La République égalitaire et laïque attaquée à travers Baby Loup

Robert Lafore, professeur de droit public à l’Université de Bordeaux, dans les actualités sociales hebdomadaires en 2013, en plein débat sur Baby Loup (3), s’inquiétait du fait qu’au nom d’un droit importé d’ailleurs on en arrive à dénier aux associations leur caractère propre, qui font vivre notre démocratie, par les médiations qu’elles permettent en raison de la diversité qu’elles représentent : « Chaque association en particulier représente potentiellement une option possible quant au bien commun et les citoyens s’y retrouvent justement pour cette raison (…) il y a une nécessaire affectio societas, autrement dit une affinité entre membres qui dynamise l’action associative. Et c’est un problème que d’imposer au nom de la non-discrimination, un salarié professant ouvertement des options contraires. » Que dire de mieux ! C’est cette affinité, non seulement entre les membres de cette association mais les usagers qui l’ont choisie pour cela, qui seraient trahis si la Cour de cassation entendait revenir, d’une façon ou d’une autre, sur ce qui a été jugé.

Une loi dite « Baby Loup » avait été adoptée en première lecture à l’Assemblée nationale en 2015, qui prévoyait que « les structures publiques ainsi que les établissements privés chargés « d’une mission de service public », accueillant des enfants de moins de six ans, [soient] « soumis à une obligation de neutralité en matière religieuse ». Cette loi n’a jamais été à l’ordre du jour d’une lecture au Sénat… (sic !) En réalité, le principe de neutralité a été acquis de longue date dans les us et coutumes du secteur social et de la santé, comme élémentaire dans le respect dû aux usagers, dans la continuité d’une laïcisation de la société qui était devenue naturelle. Mais nous n’avions pas pu imaginer de la voir ainsi un jour attaquée par une militance religieuse importée comme celle-ci, qui cache derrière un combat de droit, la cause d’un prosélytisme qui entend porter la foi au-dessus de la loi.

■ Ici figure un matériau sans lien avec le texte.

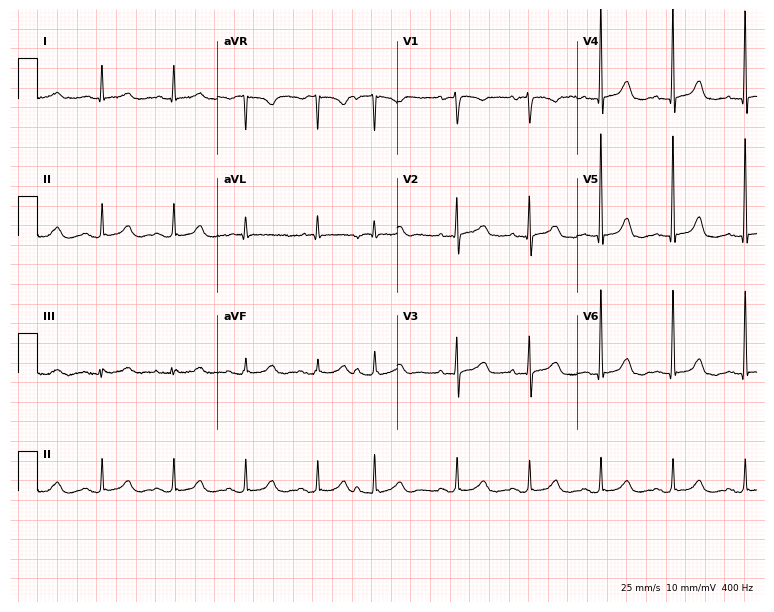
12-lead ECG from a 77-year-old female. Recorded interpretation: within normal limits.

On veut nous faire admettre cette volonté d’imposer à la France ce dont elle ne veut pas, en raison de l’interaction entre autorités et échelons normatifs qui seule serait censé déterminer l’autorité du droit international. Mais même là, le droit international est, dans la hiérarchie des normes juridiques, de rang inférieur à notre Constitution, dont la Déclaration des Droits de l’homme et du citoyen, qui a valeur constitutionnelle depuis 1971, fait partie. Son article 10 est à l’égard de la place du religieux dans notre société d’une clarté limpide : « Nul ne doit être inquiété pour ses opinions, même religieuses, pourvu que leur manifestation ne trouble pas l’ordre public établi par la Loi. » Notre droit est à cette image. Et encore, Art. 4. « La liberté consiste à pouvoir faire tout ce qui ne nuit pas à autrui : ainsi, l’exercice des droits naturels de chaque homme n’a de bornes que celles qui assurent aux autres Membres de la Société la jouissance de ces mêmes droits. Ces bornes ne peuvent être déterminées que par la Loi. » Et encore, Art. 3. « Le principe de toute Souveraineté réside essentiellement dans la Nation. Nul corps, nul individu ne peut exercer d’autorité qui n’en émane expressément. » impliquant qu’aucune Eglise ne se mette entre le citoyen et l’Etat, entre le citoyen et ses droits. Autant d’exigences qui garantissent la liberté de croire et de culte mais avant tout, que les droits de tous se trouvent respectés, avec une citoyenneté qui subsume croyance et sacré. Il est vrai, une situation qui fait la spécificité de cette France qui est à l’origine même des Droits de l’homme. On voit bien derrière cela, combien il s’agit en fait d’un combat entre deux modèles de société radicalement opposés, avec des conceptions bien différentes du droit.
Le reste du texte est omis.